In 2015, activists Daniel Fernández Pascual and Alon Schwabe founded the Climavore project, in which they explore the impacts of diets on the climate, operating under the notion that "not all veg are created equal," according to HuffPost. The news outlet explains that the Climavore diet is a flexible and ever-shifting diet that takes into account current environmental events, such as droughts and water pollution.
Basically, “Climavore” is a term for those who eat with the planet — and its changing climate — in mind. Climavores are encourages to eat organic and locally-grown foods; sea plants or bivalves instead of farmed fish; plant-based protein instead of beef; and more.
Consulting firm Kearney defines Climavores as those who “actively make food choices based on climate impacts, practicing climate-conscious eating based on a series of dietary trade-offs intended to benefit the planet.”
Kearney recently published a report titled “Dawn of the Climavores” in honor of Earth Day 2022, which concluded that by 2030, the climate will guide humanity’s daily food choices.
The study surveyed 1,000 U.S. consumers on the topic, and 15 percent of those surveyed were “very aware” of the environmental impact of their food choices, 65 percent were “somewhat aware,” while 20 percent were “not aware.” The majority of those surveyed want to adopt vegetarian or vegan diets, and about half of those surveyed worry that eco-friendly foods are too costly.
What is better for the environment, a Climatarian, Climavore, or vegan diet?
The Climatarian website itself states: “If you want to choose the best diet for the planet go vegan … There is no question that a plant-based diet has the lowest climate impact.”
A landmark 2018 study by the University of Oxford made the same conclusion. This advice certainly makes sense, as animal products have been proven to use far more land, water, and emissions than pretty much all plant-based foods.
That said, there is no need to pit the Climatarian and plant-based diets against each other — instead, those who care about reducing their environmental impact should consider incorporating both Climatarianism and veganism into their lifestyles.
For instance, popular sustainability YouTuber Shelbi Orme, aka Shelbizleee, identifies as a Climatarian.
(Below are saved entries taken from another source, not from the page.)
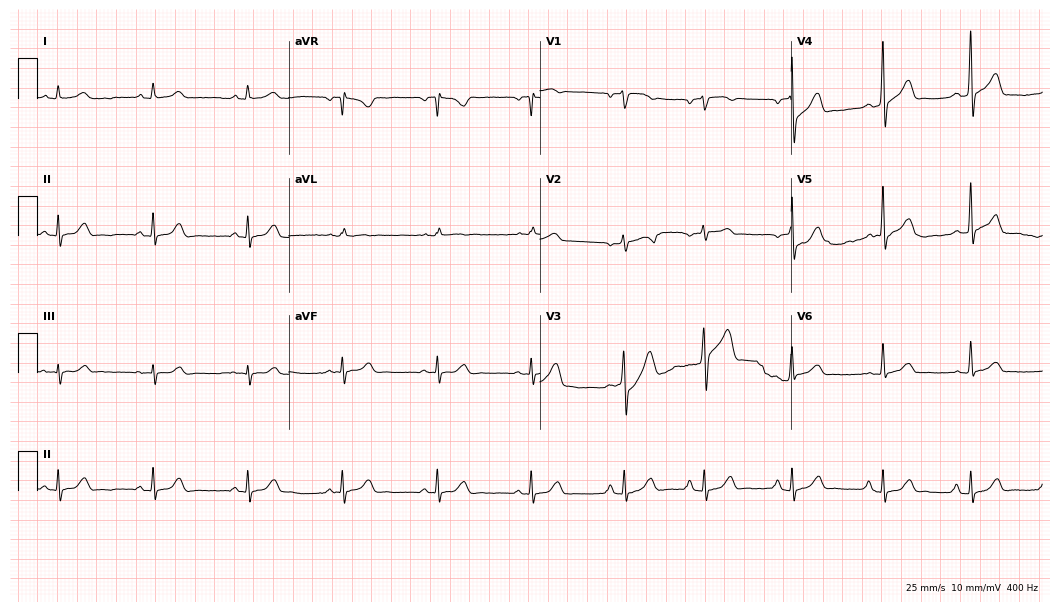
12-lead ECG (10.2-second recording at 400 Hz) from a 69-year-old man. Screened for six findings — first-degree AV block, right bundle branch block (RBBB), left bundle branch block (LBBB), sinus bradycardia, atrial fibrillation (AF), sinus tachycardia — none is recorded. Other findings, if any, are not listed.
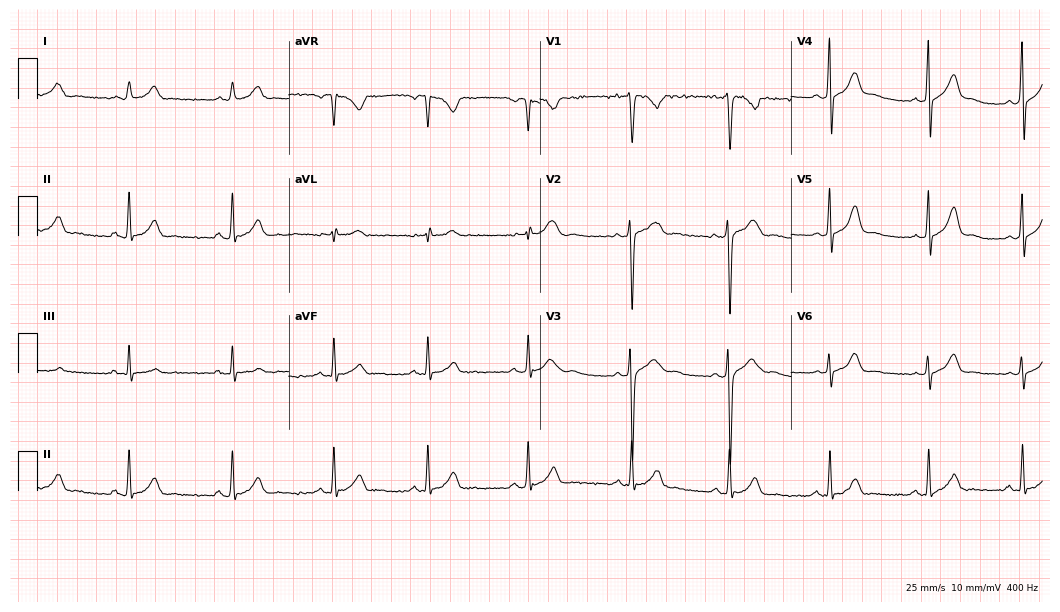
Electrocardiogram (10.2-second recording at 400 Hz), a male patient, 19 years old. Overall reading on record: normal ECG.
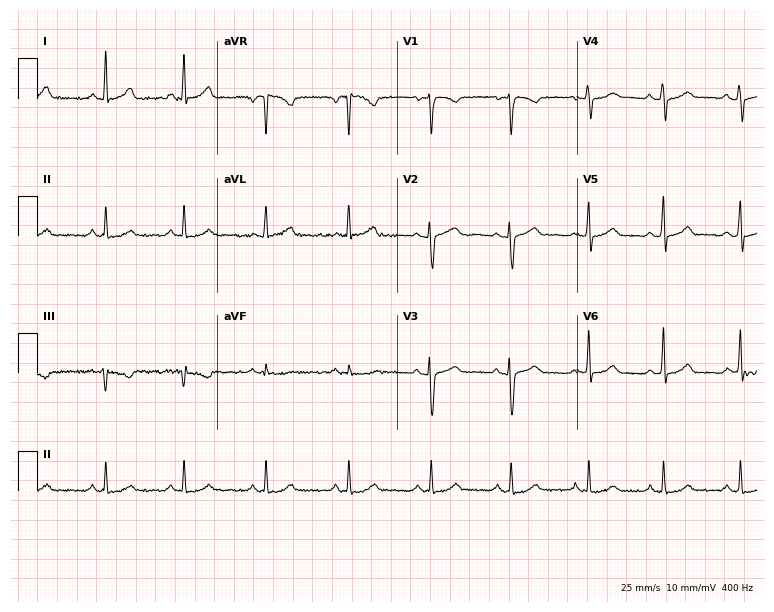
ECG — a woman, 33 years old. Screened for six findings — first-degree AV block, right bundle branch block, left bundle branch block, sinus bradycardia, atrial fibrillation, sinus tachycardia — none is recorded.
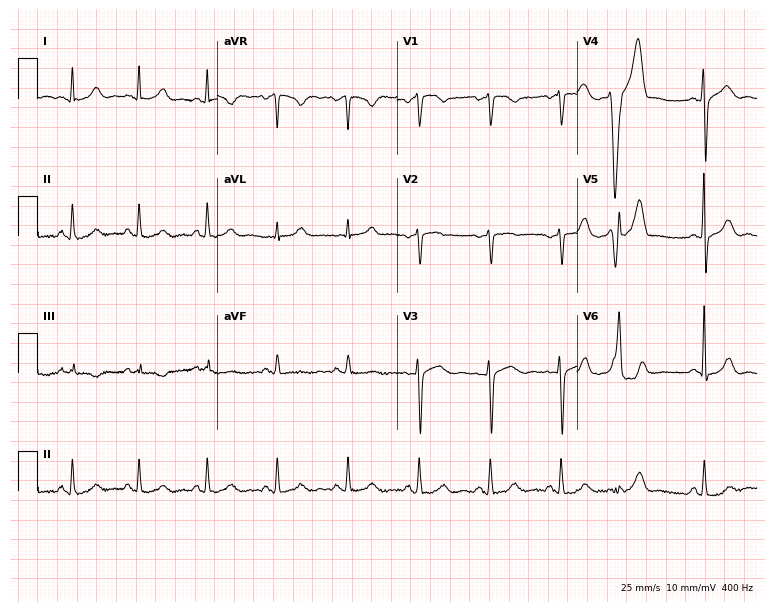
Electrocardiogram, a 48-year-old woman. Of the six screened findings (first-degree AV block, right bundle branch block (RBBB), left bundle branch block (LBBB), sinus bradycardia, atrial fibrillation (AF), sinus tachycardia), none is recorded. Only these six findings were labelled.
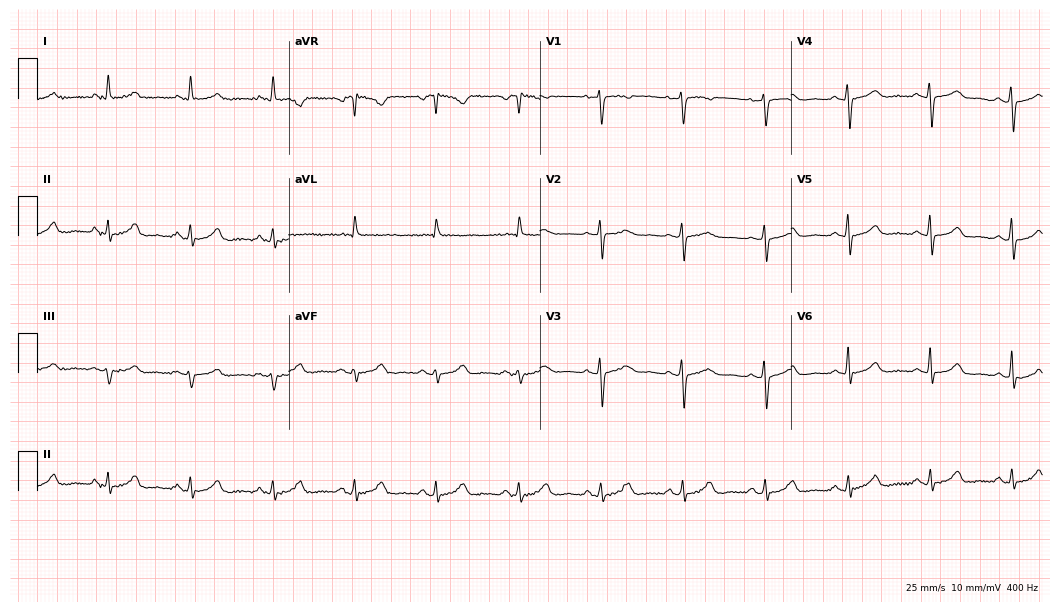
ECG — a 78-year-old female patient. Labelled as a normal ECG.
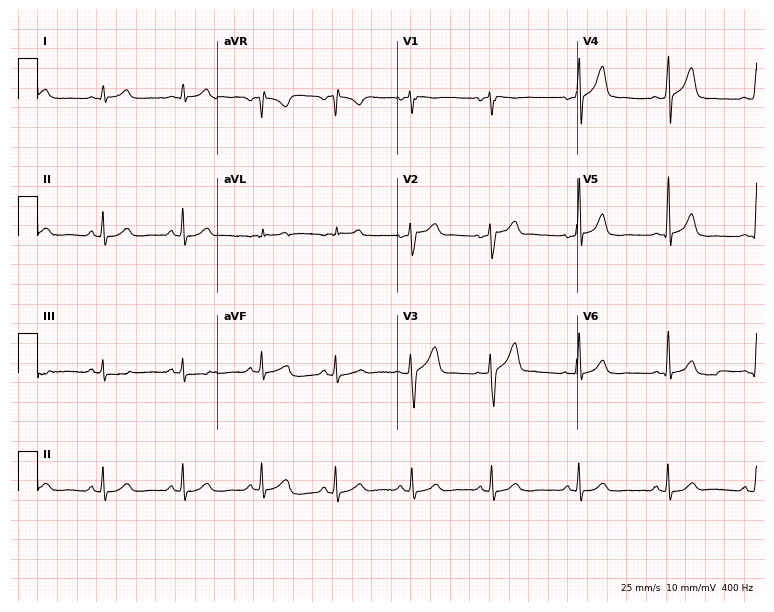
12-lead ECG (7.3-second recording at 400 Hz) from a male, 54 years old. Labelled as a normal ECG.

Orme aims to follow most of the guidelines set out by the organization, such as buying zero-waste groceries, cooking from scratch, and growing her own produce — and for that reason, her Climatarian diet happens to be almost entirely plant-based.
“I try to eat a diet that is best for the planet, in terms of resource use, like water, land, greenhouse gas emissions…” Orme explained in a recent video, in which she showed “what a ‘Climatarian’ actually eats in a day,” in which everything she ate was vegan.
Basically, vegans who want to further reduce their environmental impacts could stand to incorporate a few tips from Climatarians, and Climatarians could certainly learn a few things from plant-based eaters.